In short, banks use money to make money and it’s never “their” money. Their profit is the difference between what they pay and what they charge, coupled with countless fees for “services rendered.” Who is winning with your mortgage? The majority of mortgages to which I am witness compromises the borrower. Ten and fifteen year mortgages are the best examples of loan contracts from which the bank benefits the most. Who is winning with your retirement account? If you put your money in prison [largely inaccessible to you] in a to-betaxed fund, who benefits more? You? The government? The fund manager? Who is winning with your stock portfolio? You assume the risk and you pay the fees and someone else gets paid if the market performs. And why do you do that? Do you really want others to get rich on your money? Is It Possible to Convert Toxic Debt into Strategic Debt? The simple answer is yes. It’s possible. That’s not to say it’s easy, simple or quick. Most of us don’t develop toxic debt overnight and we won’t convert it to strategic debt overnight, but conversion is an option for thoughtful professionals who want to co-create an effective plan. One begins by identifying areas in one’s estate where one is going backwards. Examples: Money under a mattress; money in a non-interest-bearing checking account or low-interest savings account; or excessive equity in a home or office building. Secondly, one examines money vested in underperforming, at-risk retirement funds; inefficient mortgages, college funds and investment accounts. Those are the dollars that may be put to better use if they accumulate in a liquid, competitive account with tax preferential characteristics. These funds may be used to collateralize loans so that you are using your money the way a bank uses your money. Jeff K saved $50,000 in a traditional savings account, “waiting out the market.” He dismissed the paltry sum he received on the account and confessed his disdain for paying taxes on the increase.

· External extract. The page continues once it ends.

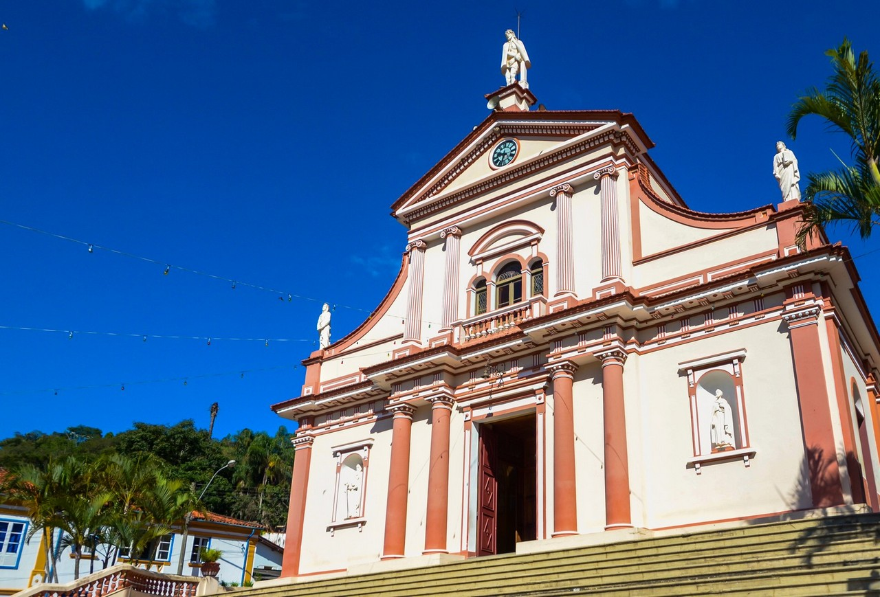 Santuário do Senhor Bom Jesus, em Monte Alegre do Sul/SP

At the same time, he had a $20,000 outstanding balance on a car loan which he obtained at 7%. Jeff learned how to create a delta between his $50,000 and a simple interest, inexpensive loan to pay off the car. Now, Jeff pays

himself back “with interest,” the same payment he was making to the finance company. He spent no additional out-of-pocket money but he did convert toxic debt into strategic debt. You can too. Keep Money you are presently giving away To maintain control of your financial life and have money work for you rather than against you, here are some tips: 1. Build a team of financial advisors or specialists to consult with. These should include: a. Accountants b. Attorneys c. Consultants d. Financial planners 2. Review your life insurance programs, regularly. Make sure you not only have sufficient coverage but the right kind of insurance that can work with you. Consult with insurance experts, only. 3. Set your goals for short, intermediate, and long term financial success and use the advisors above to help create a PLAN to get you there and beyond. 4. Don’t be afraid of success. You deserve it. 5. Read on the topics above. For example, it’s possible for the lot of us to minimize taxes and maximize cash flow and get a rate-of-return on the back of our debt. Need help getting your mind around that? Read Garrett Gunderson’s “Killing Sacred Cows: Overcoming the Financial Myths that are robbing you of Prosperity”.